Transcript: Youghiogheny Forest Colony

August 3, 2012 |

Youghiogheny Forest Colony

It’s the year 1935. The Hemlock forest outside Aurora, WV is full of laughter, and music. Through the snowy trees a cabin is aglow, with about 12 people gathered inside. This was the Youghiogheny Forest Colony.

Viola: Oh they had weird theories, like it was a camp of nudists, which it never was (laughs).  I think for a while they thought that Lottie was a spy simply because she was German. She would have been a very odd spy. What was she spying at in rural West Virginia (laughs)? 

That’s Viola Wentzel, whose husband Volkmar came to Youghiogheny as a runaway teenager from Germany, and ended up finishing high school at the local Aurora school.

The people that my husband truly loved were Bessie and Gene Schoemaker. When the studios got too cold, he would stay in their house in a tiny bedroom upstairs. I was lucky to still know Bessie and Gene, and they were just wonderful people.  They sort of took care of him.  It was nice for him to have a home up here. They fed him and they were very hard working people.  They had a big garden and a horse and a buggy, and they drove their vegetables to market in Oakland.

When the Great Depression hit hard, a small group of intellectuals decided to leave the cities and head for the hills. Jobs were scarce, and life wasn’t easy for a poor artist in D.C. They came to Preston County because they could live very cheaply, in the forest property of Preston County geologist, Frank Reeves, and his wife Lottie.

Viola: Arved Kuntzin for instance was also very musical, and he would dam Rhine Creek, which was below there, and flood it. Then he had loud speakers and he would play Edward Greek music and skate to it on the flood line. It must have been very odd for the population here to see people like that (laughs).

He remembered that very enthusiastically and lovingly, the whole colony. It was amazing, the minute the Depression was over, they all left. Of course they only were in those little 12 x 12 cabins, so it probably wasn’t too comfortable in the cold West Virginia Winter. They all seem to have been characters, and inventive, and also determined not to be beat down by the Depression. It was their way of survival. They loved it up here. And when they couldn’t work at their chosen jobs in Washington, they did other things like paint or write or have a good time at Lottie’s tavern.

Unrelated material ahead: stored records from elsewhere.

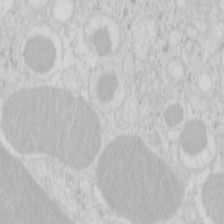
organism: Mouse
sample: Pancreas
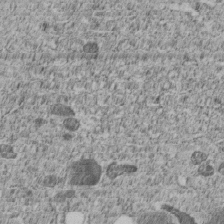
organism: C. elegans
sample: C. elegans embryo early stage
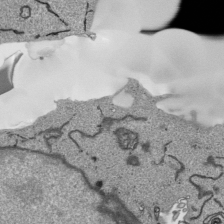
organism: Human
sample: Mitochondria in HCT116 cells
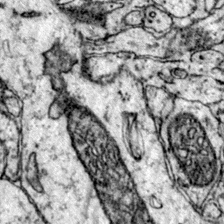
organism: Mouse
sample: Primary visual cortex
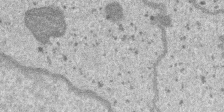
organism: Human
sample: Lung epithelial cells infected with SARS-CoV-2
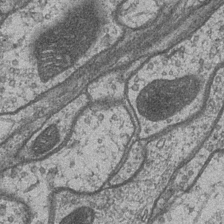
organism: Drosophila
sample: Optic medulla
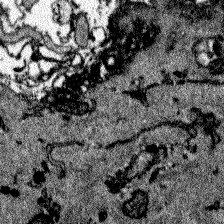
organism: Zebrafish
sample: Larval olfactory bulb

Those who stayed at Youghiogheny often gathered in Reeves’s Tavern for their meals, enjoying the brief spell of that place that was a combination of good conversation, the smell of the ancient pines, and, surely, their emotional ties to an outside world that was changing rapidly. It was around this communal table, often with drink in hand, that the fluctuating crowd at the Youghiogheny Forest enjoyed a momentary escape away from the clang of what would be, and the troubles that challenged the unsteady world. Mrs. Wentzel recalls one particular story her husband told about a Youghiogheny tradition of driving a hot goose down from D.C. on Christmas Eve:

There was a Bavarian Restaurant on Pennsylvania Avenue.  He would order a roasted goose and red cabbage and all the trimmings that go with it, then wrap it into a feather quilt so that it would stay hot. Then they would drive, I don’t know if they had speed limits then, then they would drive like crazy uphill so that the goose was still warm. That was one of these Christmas dinners. In Washington D.C. (laughs). Going straight to the white house! That was the Christmas dinner.  They did things like that all the time to contribute so it wasn’t all of us stuck on Lottie every night.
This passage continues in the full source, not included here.